Figure 4 shows the eigenvalue loci of the VSG active power control loop. With fixed J, increasing D converts a pair of complex conjugate poles into two negative real poles, transitioning the system from an underdamped to an overdamped state, thereby effectively suppressing power oscillations. Conversely, as J increases, the conjugate poles shift toward the imaginary axis, potentially inducing low-frequency oscillations.

When grid frequency fluctuations occur, the VSG control system performs primary frequency regulation, resulting in a steady-state error in the active power output given by

$$\Delta P_{\mathrm{e}}=\underset{s\to 0}{\lim }{G}_{\omega }(s)\Delta {\mathsf{\omega }}_{\mathrm{g}}=-(D{\mathsf{\omega }}_{\mathrm{N}}+K_{\mathrm{p}})\Delta {\mathsf{\omega }}_{\mathrm{g}}$$

(5)

As seen from Equation (5), increasing K_p or D will lead to a higher steady-state error. In practical engineering applications, a sufficiently large J must be selected to ensure adequate system inertia, making it challenging for the VSG control to simultaneously satisfy both dynamic and steady-state requirements.

3. Transient Damping Enhanced VSG Control

To address the challenge of coordinating dynamic and steady-state performance optimization in VSG control, this study introduces active-power low-frequency component feedback. This method provides an additional damping ratio without affecting the normal operation, thereby improving low-frequency stability.

Transient Damping Enhancement Method and Stability Analysis

This paper enhances system damping during transients through active-power low-frequency component feedback, effectively suppressing power oscillations [18]. The corresponding control schematic is shown in Figure 5.
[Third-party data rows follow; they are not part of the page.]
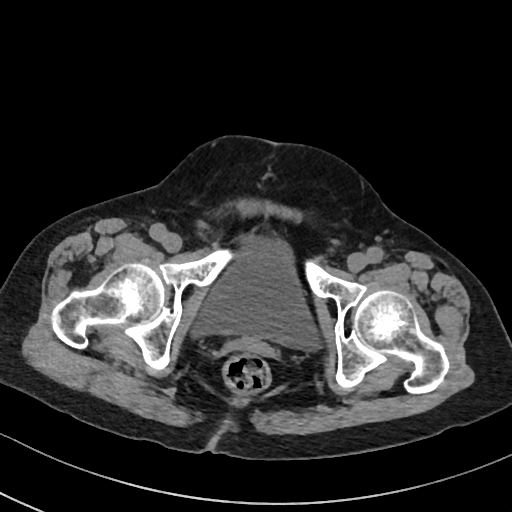 Abdominal CT — axial plane, index 34 — W/L 400/40 HU — SOMATOM Force scanner
Boxes: x1:y1:x2:y2 in pixels.
Organ bounding boxes:
- bladder: 196:235:311:345
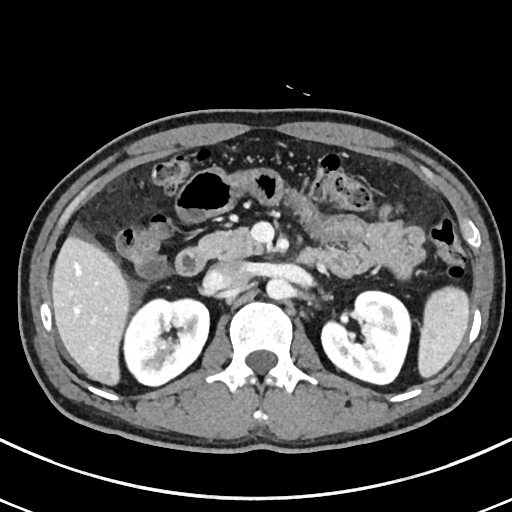

Abdominal CT; axial view; soft-tissue window (W 400 / L 40)
Bounding boxes in pixels, one row per box: x1, y1 is the top-left corner and x2, y2 the bottom-right.
| organ | x1 | y1 | x2 | y2 |
|---|---|---|---|---|
| spleen | 418 | 287 | 470 | 379 |
| right kidney | 124 | 297 | 209 | 386 |
| left kidney | 321 | 289 | 409 | 384 |
| liver | 51 | 234 | 131 | 386 |
| aorta | 266 | 278 | 291 | 300 |
| inferior vena cava | 207 | 260 | 250 | 290 |
| pancreas | 200 | 226 | 264 | 258 |
| duodenum | 175 | 245 | 207 | 275 |
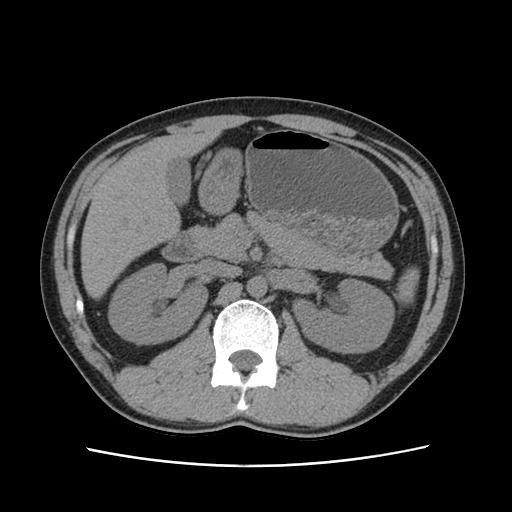
CT abdomen — axial view — 512x512 px
Bounding boxes as [x1, y1, x2, y2] in pixel coordinates. Labeled organs on this slice: spleen at [395, 267, 419, 304], right kidney at [108, 263, 207, 343], left kidney at [293, 279, 394, 353], gall bladder at [166, 158, 191, 205], liver at [80, 129, 220, 298], stomach at [199, 129, 398, 253], aorta at [247, 275, 267, 298], inferior vena cava at [202, 260, 240, 278], pancreas at [189, 212, 393, 279], duodenum at [161, 231, 200, 262].
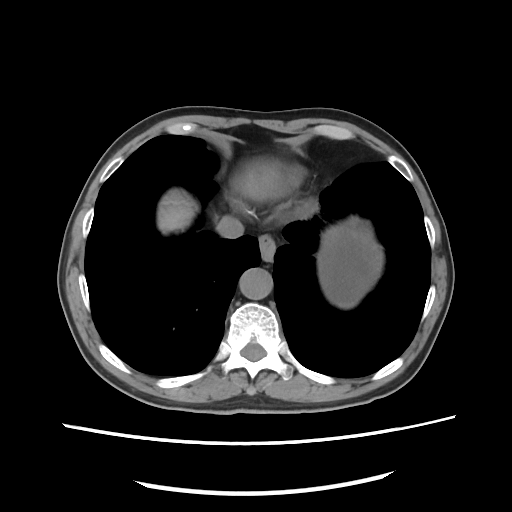 Computed tomography, abdomen · axial view · soft-tissue window (W 400 / L 40) · 68-year-old male patient
Coordinates as <box>x1,y1,x2,y2</box> in pixels.
esophagus: <box>259,235,275,261</box>
liver: <box>158,193,193,232</box>
stomach: <box>317,220,382,306</box>
aorta: <box>239,268,272,299</box>
inferior vena cava: <box>216,216,243,238</box>
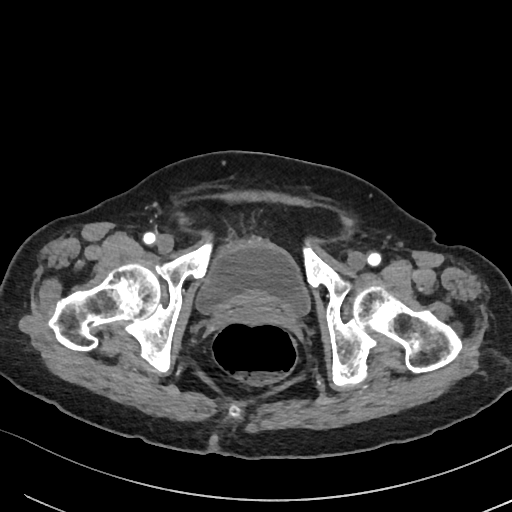 CT abdomen; Axial slice 34/297; soft-tissue window (W 400 / L 40); 512x512 px
Boxes: x1:y1:x2:y2 in pixels.
bladder: 196:239:310:315
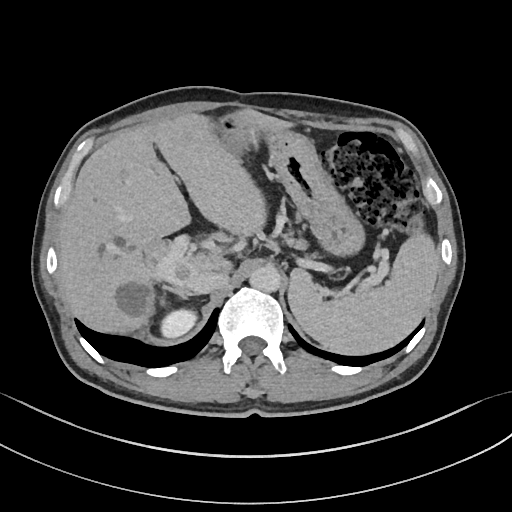 Abdominal CT — axial view — 14 organs annotated in this scan (a whole-scan count: organs this slice does not pass through have no box)
Boxes: x1 y1 x2 y2 (pixel coords, space-separated). The annotated organs in this slice are: spleen at 287 233 439 353, right kidney at 161 311 197 336, liver at 57 108 294 334, stomach at 218 111 364 255, aorta at 249 265 281 293, inferior vena cava at 185 271 227 294, pancreas at 281 232 308 250, right adrenal gland at 160 285 190 305.
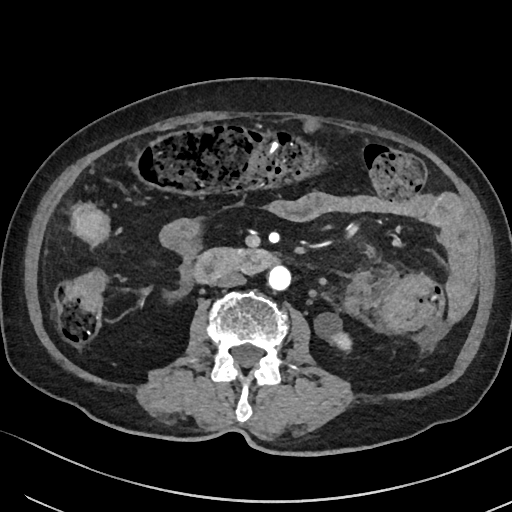 Computed tomography, abdomen · axial view · W/L 400/40 HU
{"organs":{"left kidney":[315,314,351,350],"inferior vena cava":[217,272,246,287],"duodenum":[194,247,275,283],"aorta":[268,265,291,290]}}
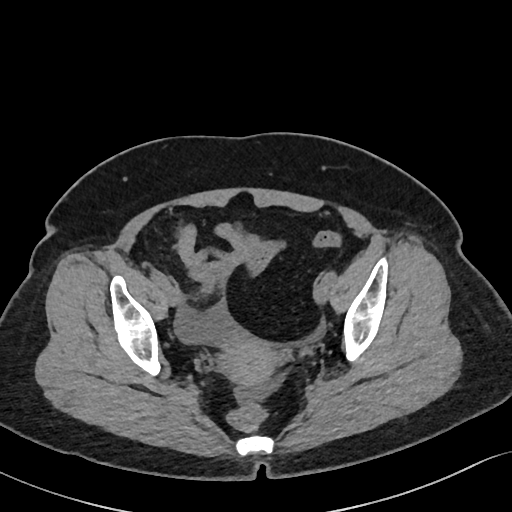

Abdominal CT. axial plane, index 34. soft-tissue window. acquired on SOMATOM Force. scan has 15 labeled organs (a whole-scan count: organs this slice does not pass through have no box)
Boxes: x1:y1:x2:y2 in pixels.
Organ bounding boxes:
- prostate/uterus: 219:338:277:384
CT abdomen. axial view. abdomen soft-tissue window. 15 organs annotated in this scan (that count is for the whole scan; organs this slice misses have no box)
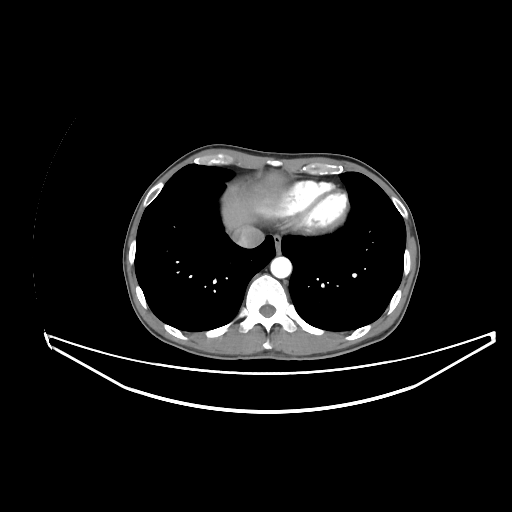
Coordinates as <box>x1,y1,x2,y2</box> in pixels.
esophagus: <box>273,234,281,251</box>
liver: <box>222,171,284,230</box>
aorta: <box>270,256,291,278</box>
inferior vena cava: <box>232,225,264,247</box>
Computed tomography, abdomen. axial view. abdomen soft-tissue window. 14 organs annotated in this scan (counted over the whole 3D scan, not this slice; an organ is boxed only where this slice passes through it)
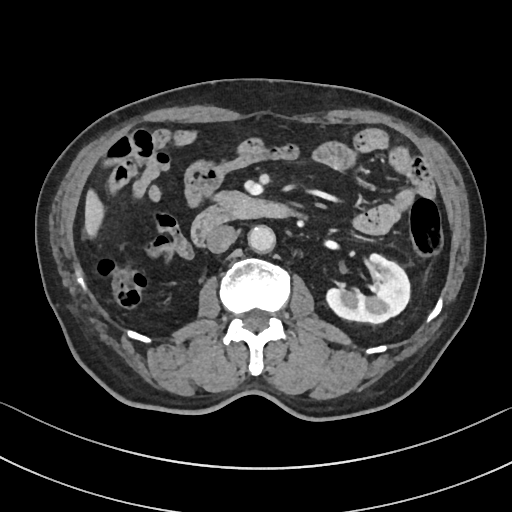
Box edges are left/top/right/bottom in pixels. The annotated organs in this slice are: left kidney at left=327, top=253, right=410, bottom=323, liver at left=84, top=189, right=104, bottom=236, aorta at left=247, top=225, right=275, bottom=251, inferior vena cava at left=206, top=225, right=235, bottom=253, pancreas at left=214, top=191, right=245, bottom=204, duodenum at left=191, top=197, right=288, bottom=245.
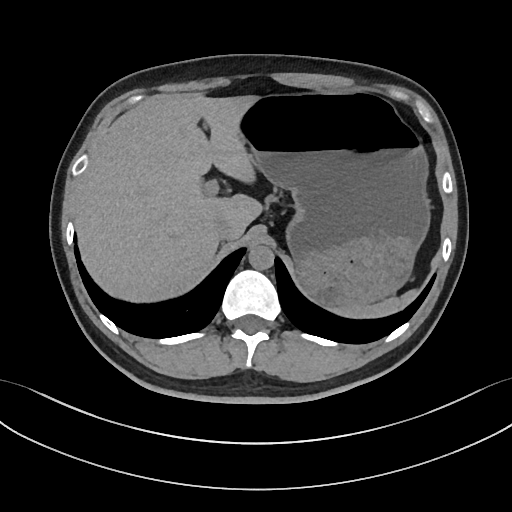 CT, abdomen/pelvis — axial view
<organs><organ name="stomach" x1="240" y1="91" x2="430" y2="307"/><organ name="aorta" x1="248" y1="245" x2="273" y2="270"/><organ name="spleen" x1="332" y1="291" x2="418" y2="318"/><organ name="inferior vena cava" x1="213" y1="218" x2="234" y2="240"/><organ name="liver" x1="75" y1="93" x2="262" y2="300"/></organs>
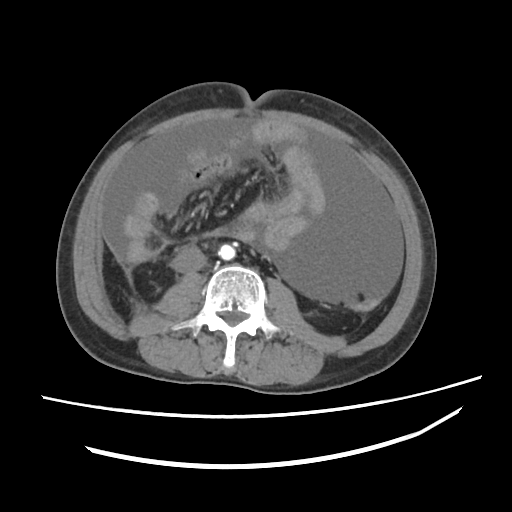
Computed tomography, abdomen; Axial slice 57/103; abdomen soft-tissue window; 50-year-old male patient; Aquilion ONE scanner; scan has 15 labeled organs (that count is for the whole scan; organs this slice misses have no box)
Organ boxes in pixel coordinates; each row gives the top-left (x1, y1) and bottom-right (x2, y2) corners.
| organ | x1 | y1 | x2 | y2 |
|---|---|---|---|---|
| inferior vena cava | 174 | 248 | 206 | 274 |
| aorta | 218 | 244 | 236 | 260 |
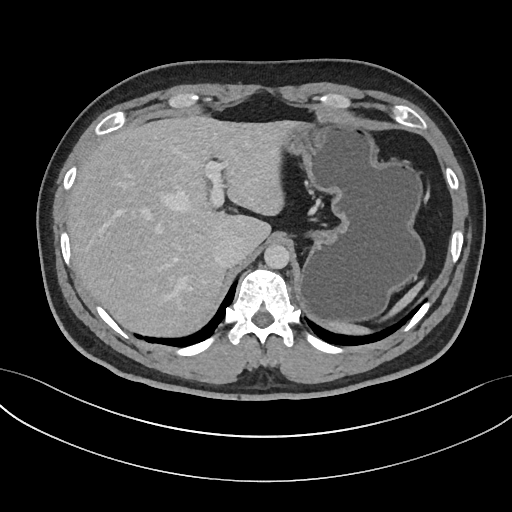 CT abdomen; axial view; soft-tissue window; 15 organs annotated in this scan (that count is for the whole scan; organs this slice misses have no box)
Each box given as x1,y1,x2,y2.
Organ bounding boxes:
- spleen: x1=334, y1=281, x2=422, y2=334
- liver: x1=66, y1=116, x2=302, y2=334
- stomach: x1=283, y1=122, x2=426, y2=324
- aorta: x1=264, y1=244, x2=290, y2=269
- inferior vena cava: x1=213, y1=236, x2=246, y2=266

Based on Figure 5, the transient damping component can be converted into the time-domain representation and substituted into Equation (1) to obtain

$$J{\mathsf{\omega }}_{\mathrm{N}}{\displaystyle \frac{\mathrm{d}\mathsf{\omega }}{\mathrm{d}t}}=P_{\mathrm{ref}}-P_{\mathrm{e}}-(K_{\mathrm{p}}+D{\mathsf{\omega }}_{\mathrm{N}})\Delta \mathsf{\omega }-h_1\left[P_{\mathrm{e}}-h_2{\displaystyle {\int }_0^t{e}^{-h_2(t-\tau )}}{P}_{\mathrm{e}}(\tau )\mathrm{d}\tau \right]$$

(6)

Equation (6) indicates that the transient damping component introduces no feedback under steady-state conditions. During transients, its integral term rapidly decays without affecting the system state. Thus, the system state–space equation can be derived as

$$\left[\begin{array}{c}\Delta \ddot{\mathsf{\omega }}\\ \Delta {\ddot{P}}_{\mathrm{e}}\end{array}\right]=\left[\begin{array}{cc}-{\displaystyle \frac{K_{\mathrm{p}}+D{\mathsf{\omega }}_{\mathrm{N}}}{J{\mathsf{\omega }}_{\mathrm{N}}}}& -{\displaystyle \frac{h_1+1}{J{\mathsf{\omega }}_{\mathrm{N}}}}\\ 0& 0\end{array}\right]\left[\begin{array}{c}\Delta \dot{\mathsf{\omega }}\\ \Delta {\dot{P}}_{\mathrm{e}}\end{array}\right]+\left[\begin{array}{cc}0& {\displaystyle \frac{1}{J{\mathsf{\omega }}_{\mathrm{N}}}}\\ 1& 0\end{array}\right]\left[\begin{array}{c}\Delta {\ddot{P}}_{\mathrm{e}}\\ \Delta {\dot{P}}_{\mathrm{ref}}\end{array}\right]$$

(7)

The coefficient matrix in Equation (7) demonstrates that the feedback gain h₁ directly increases the system’s equivalent damping ratio, effectively suppressing the power oscillations. From Figure 5, the small-signal closed-loop transfer function of the transient damping-enhanced VSG active power loop is derived as

$$\Delta P_{\mathrm{e}}={G^{\prime }}_{\mathrm{p}}(s)\Delta P_{\mathrm{ref}}+{G^{\prime }}_{\omega }(s)\Delta {\mathsf{\omega }}_{\mathrm{g}}={\displaystyle \frac{K(s+h_2)}{J{\mathsf{\omega }}_{\mathrm{N}}{s}^3+C_1{s}^2+C_{2}s+K{h}_2}}\Delta P_{\mathrm{ref}}+{\displaystyle \frac{-JK{\mathsf{\omega }}_{\mathrm{N}}{s}^2-C_{1}Ks-K{K}_{\mathrm{p}}{h}_2-D{\mathsf{\omega }}_{\mathrm{N}}K{h}_2}{J{\mathsf{\omega }}_{\mathrm{N}}{s}^3+C_1{s}^2+C_{2}s+K{h}_2}}\Delta {\mathsf{\omega }}_{\mathrm{g}}$$

(8)

where C₁ and C₂ are

$$\left\{\begin{array}{c}{C}_1=J{\mathsf{\omega }}_{\mathrm{N}}{h}_2+K_{\mathrm{p}}+D{\mathsf{\omega }}_{\mathrm{N}}\\ C_2=D{\mathsf{\omega }}_{\mathrm{N}}{h}_2+h_2{K}_{\mathrm{p}}+h_{1}K+K\end{array}\right.$$

(9)

Comparing Equations (4) and (8), the TDF-VSG control introduces an additional pole-zero pair, which can be properly configured to cooperatively enhance both the dynamic performance and steady-state characteristics of the system.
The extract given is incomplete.